Kamp Armen’in çocukları

Önceki gün son sahibi tarafından yıkımına başlanan ve tepkiler nedeniyle aynı gün durdurulan Tuzla Çocuk Kampı (Kamp Armen), Ermeni toplumu için sembolik anlamı yüksek bir mekân.

Kamptan yetişen çocuklar ve “kampın ekmeğini yemiş, suyunu içmiş” olmasa da gönlü orada olanlar, her Nisan’ın son hafta sonu bir piknikte buluşur, anılarını tazeler ve 1983’te mahkeme kararıyla ellerinden alınan ve 32 yıl boyunca atıl kalan kamplarına duydukları özlemi dile getirir.
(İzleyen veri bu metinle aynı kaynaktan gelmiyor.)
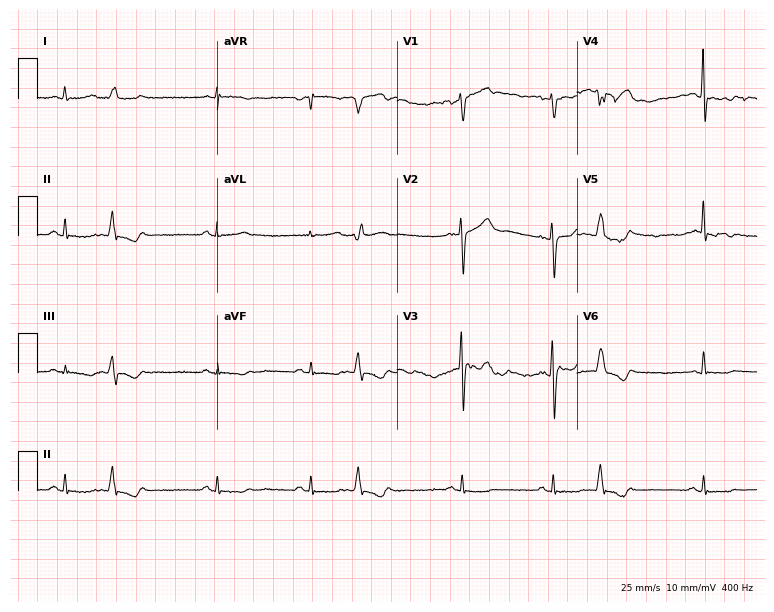
ECG — a male, 73 years old. Screened for six findings — first-degree AV block, right bundle branch block, left bundle branch block, sinus bradycardia, atrial fibrillation, sinus tachycardia — none is recorded.
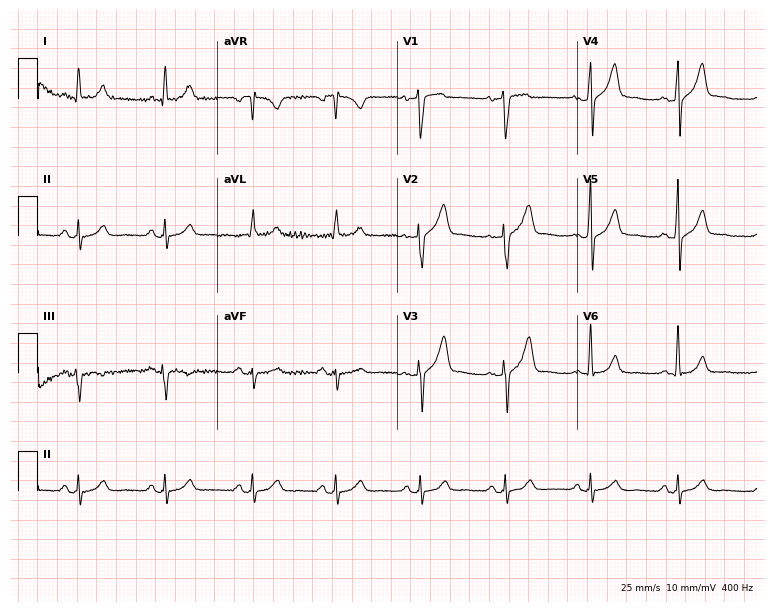
Standard 12-lead ECG recorded from a 57-year-old male patient (7.3-second recording at 400 Hz). Read as a normal ECG.
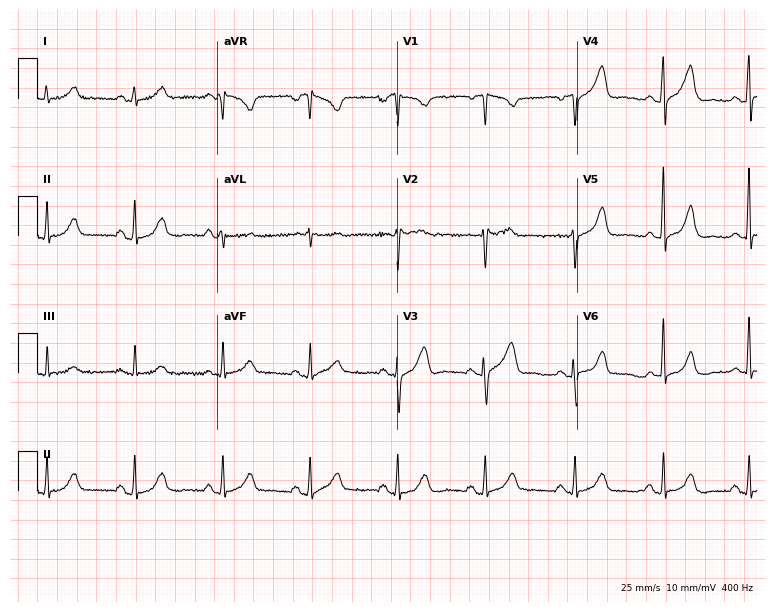
12-lead ECG from a woman, 43 years old. No first-degree AV block, right bundle branch block (RBBB), left bundle branch block (LBBB), sinus bradycardia, atrial fibrillation (AF) or sinus tachycardia recorded for this tracing. Other findings, if any, are not listed.
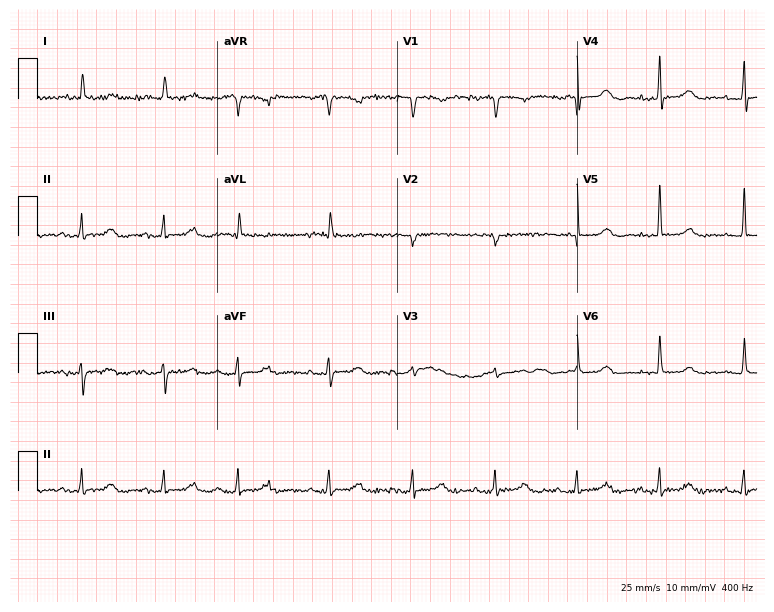
Standard 12-lead ECG recorded from an 84-year-old female (7.3-second recording at 400 Hz). None of these six findings is recorded: first-degree AV block, right bundle branch block (RBBB), left bundle branch block (LBBB), sinus bradycardia, atrial fibrillation (AF), sinus tachycardia.
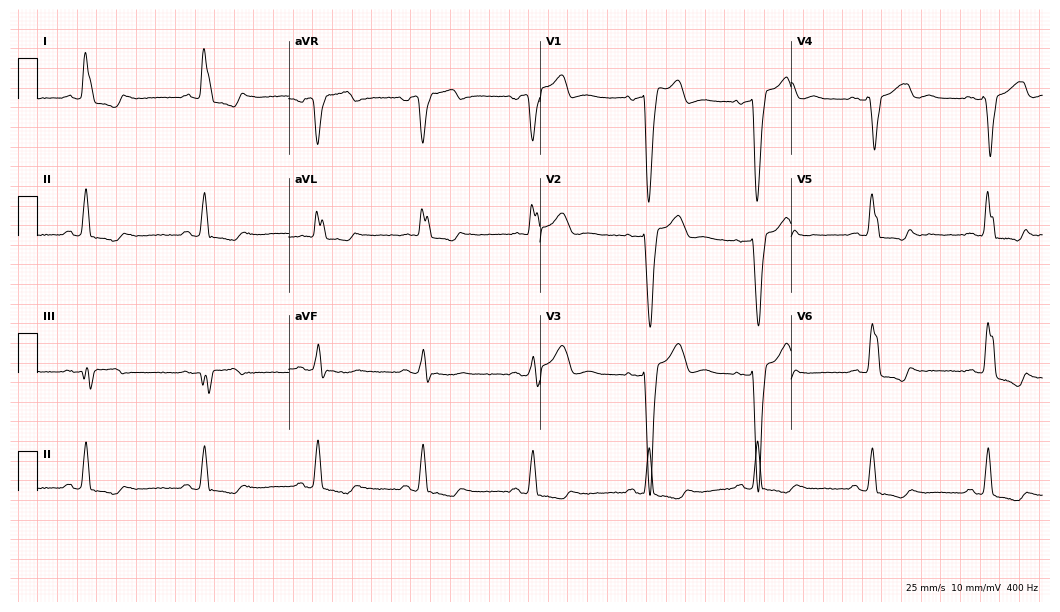
Electrocardiogram (10.2-second recording at 400 Hz), a 61-year-old female patient. Interpretation includes left bundle branch block.
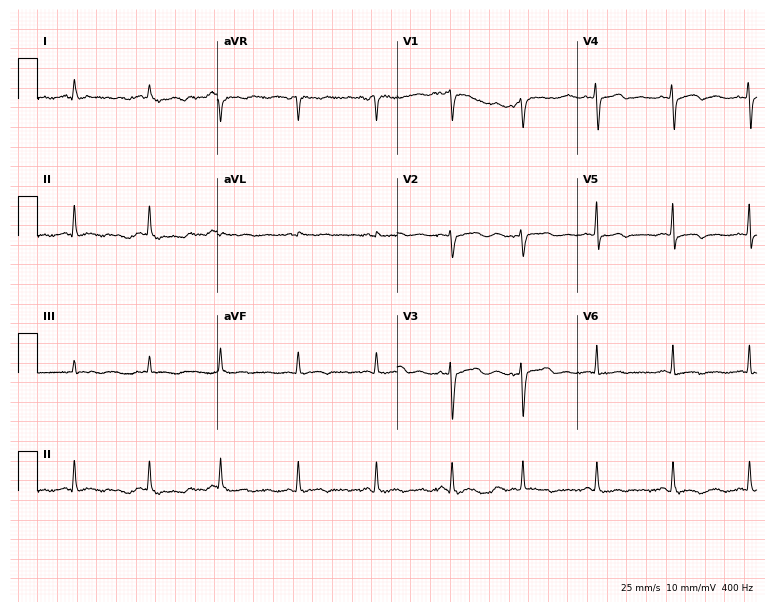
Electrocardiogram (7.3-second recording at 400 Hz), a woman, 31 years old. Of the six screened findings (first-degree AV block, right bundle branch block, left bundle branch block, sinus bradycardia, atrial fibrillation, sinus tachycardia), none is recorded. Findings outside these six are not listed.
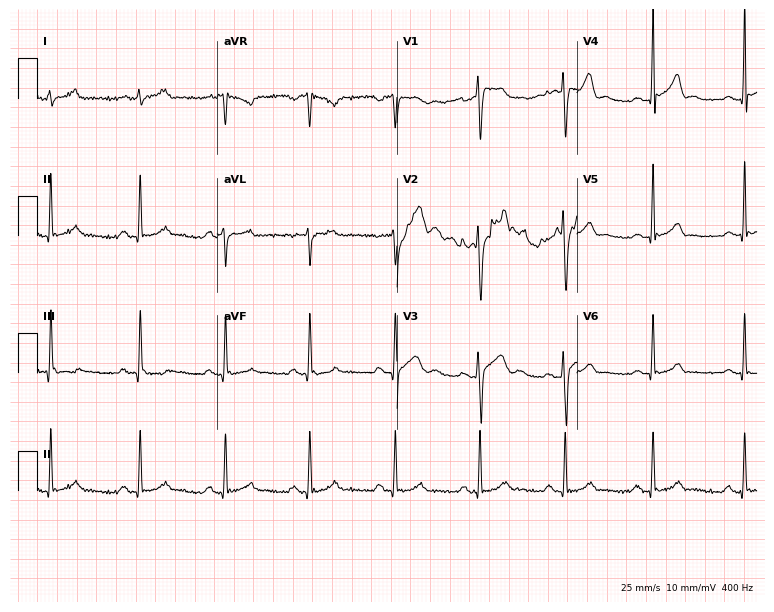
ECG — a male patient, 37 years old. Screened for six findings — first-degree AV block, right bundle branch block (RBBB), left bundle branch block (LBBB), sinus bradycardia, atrial fibrillation (AF), sinus tachycardia — none is recorded. Other findings, if any, are not listed.
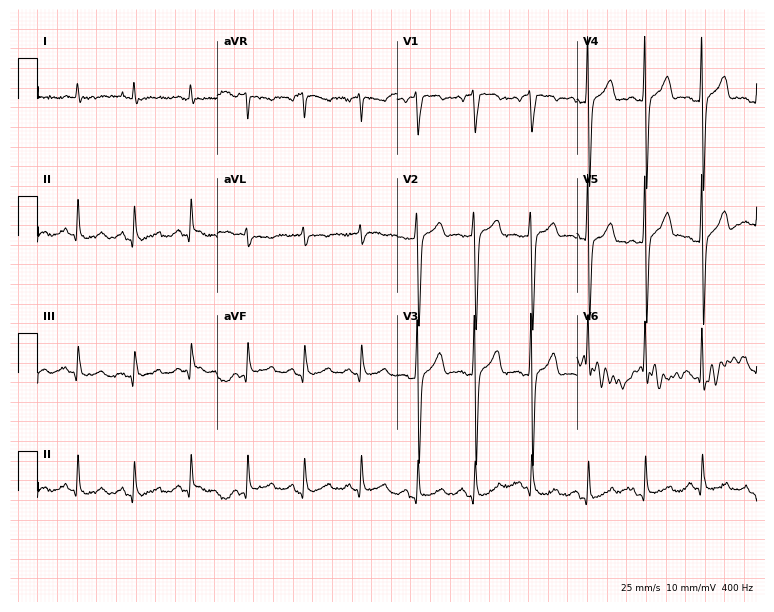
12-lead ECG (7.3-second recording at 400 Hz) from a 77-year-old male patient. Screened for six findings — first-degree AV block, right bundle branch block (RBBB), left bundle branch block (LBBB), sinus bradycardia, atrial fibrillation (AF), sinus tachycardia — none is recorded. Other findings, if any, are not listed.
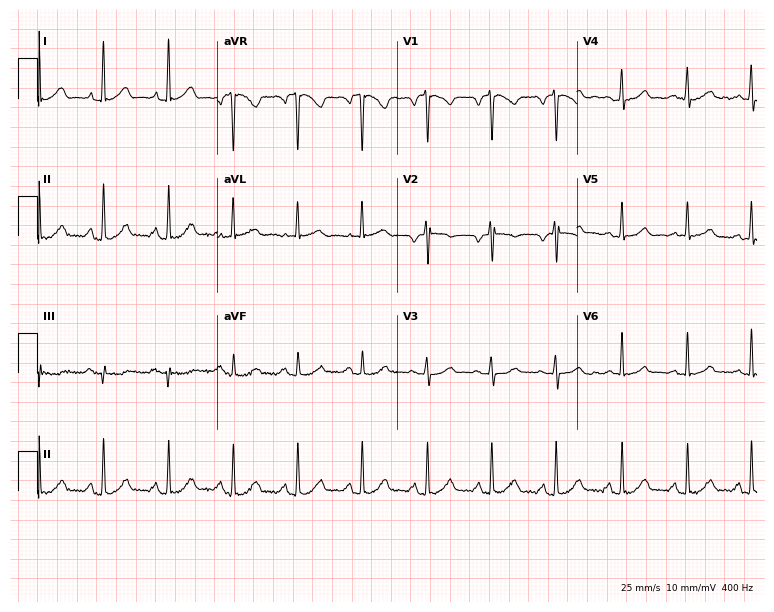
12-lead ECG from a 42-year-old female patient. Recorded interpretation: within normal limits.
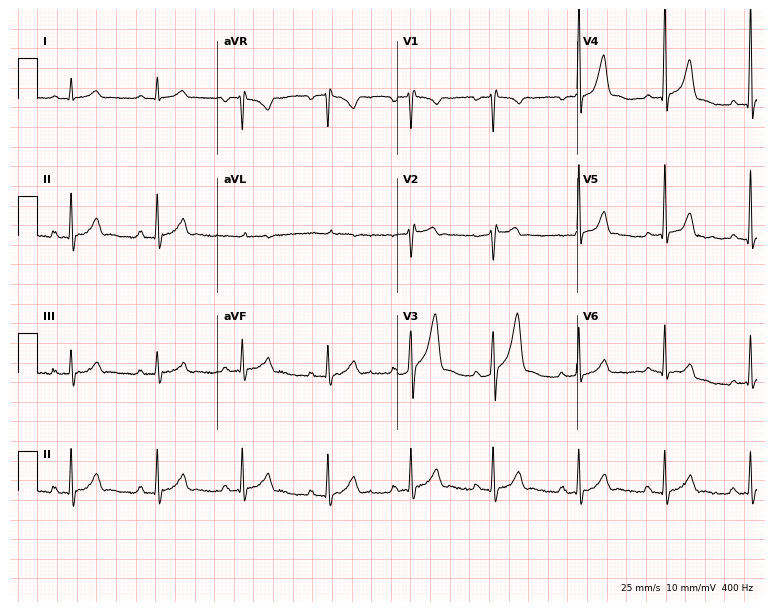
ECG — a 37-year-old man. Labelled as a normal ECG.
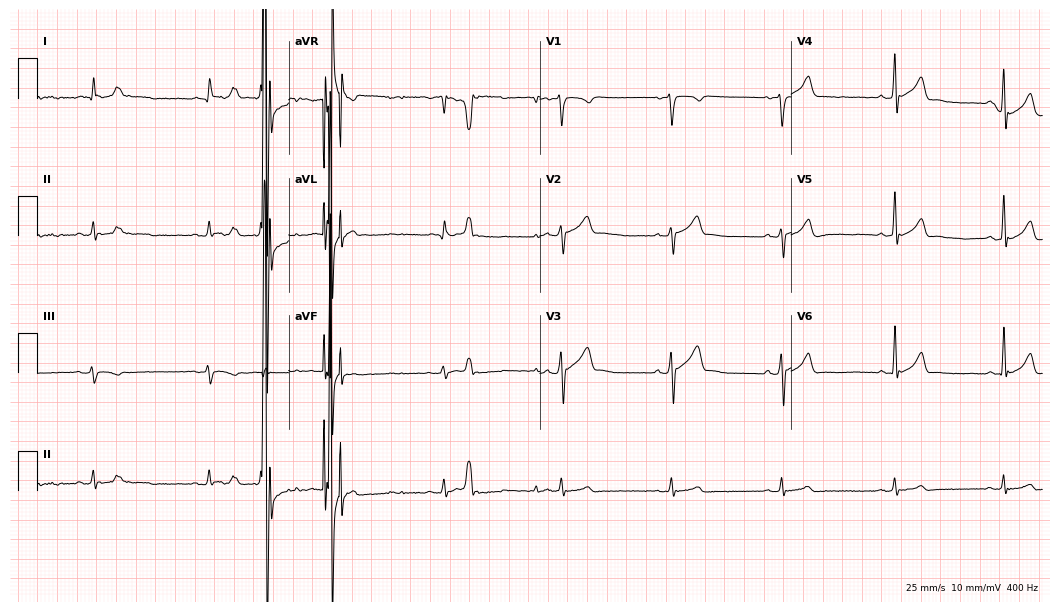
Standard 12-lead ECG recorded from a 36-year-old man. Read as a normal ECG.
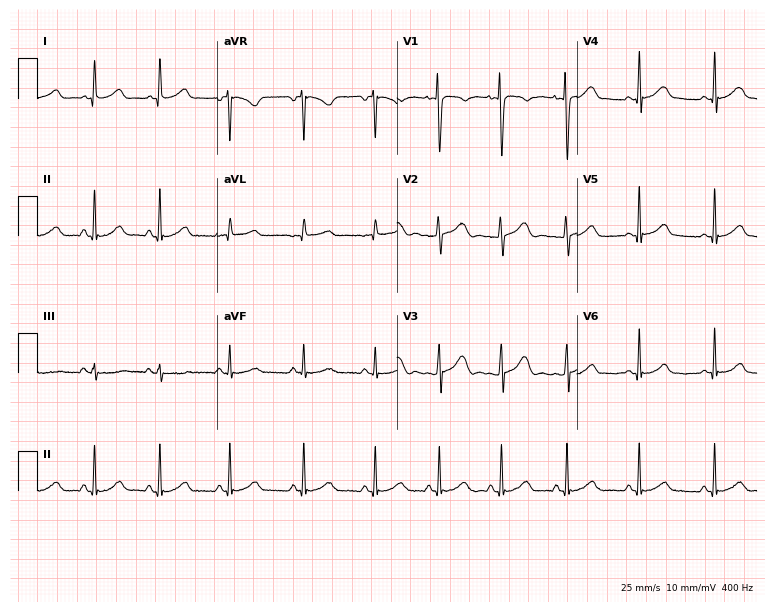
Resting 12-lead electrocardiogram (7.3-second recording at 400 Hz). Patient: a female, 19 years old. Read as a normal ECG.
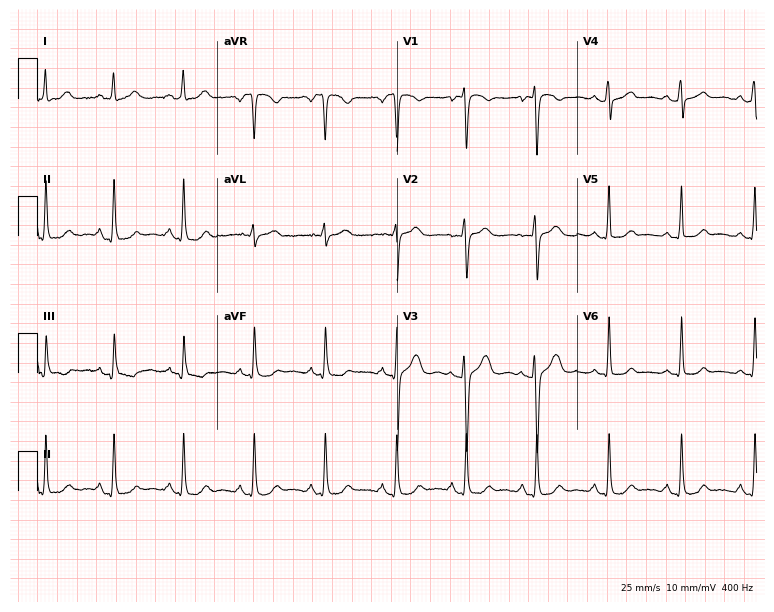
12-lead ECG (7.3-second recording at 400 Hz) from a female, 29 years old. Labelled as a normal ECG.
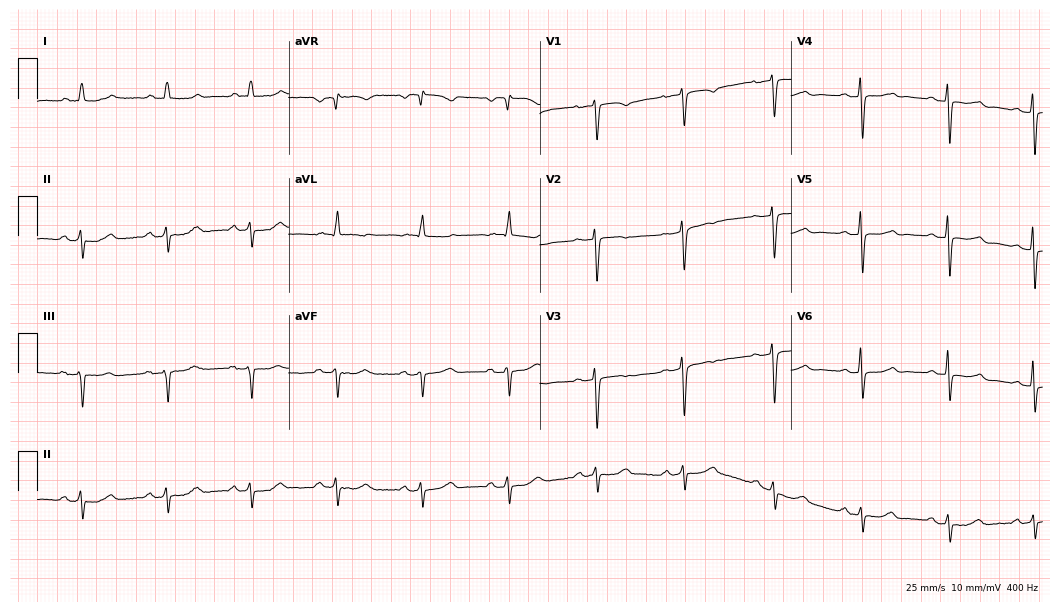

Bu buluşmalar, Kamp Armen’in çocuklarından Garabed Orunöz tarafından organize edildi.

Bugün 55 yaşındaki Garabed Orunöz kampa 1967’de, 7 yaşındayken adım atmış ve sekiz yazını burada geçirmişti. Orunöz 1975’te eğitim amacıyla Türkiye’den ayrıldı. Ancak döndüğünde Kamp Armen’de kendisini bir sürpriz bekliyordu: Anneleri öldüğü için 3,5 aylıkken evlatlık verilen ve 15 yıldır görmediği kız kardeşi Filor’u burada bulacaktı.

26 Nisan 2014’teki buluşmada Orunöz, Hrant Dink’in 1998’de kaleme aldığı “Kaybolmayın Çocuklar” başlıklı yazısının da konusu olan bu hikâyeyi anlatıyor. En sonda şunu söylüyor Orunöz:

“Hrant ağabey ‘Daha ağlamanın zamanı değil. Gelin yemek yiyelim ve bir daha da kaybolmayın’ dedi. Sonra Agos’u kurduğunda da ‘Kaybolmayın Çocuklar’ diye bir yazı yazdı. O bizim hikâyemizdi. Biz de onu aynı isimli film yaptık. Ama burası 31 yıldır kayıp (…) Biz burayı geri istiyoruz

Videoda Orunöz’ün yanındaki çocuklar, Kamp Armenli büyüklerinin o gün bisiklet hediye ettiği Aziz Nesin Vakfı’nda yetişmekte olan çocuklar.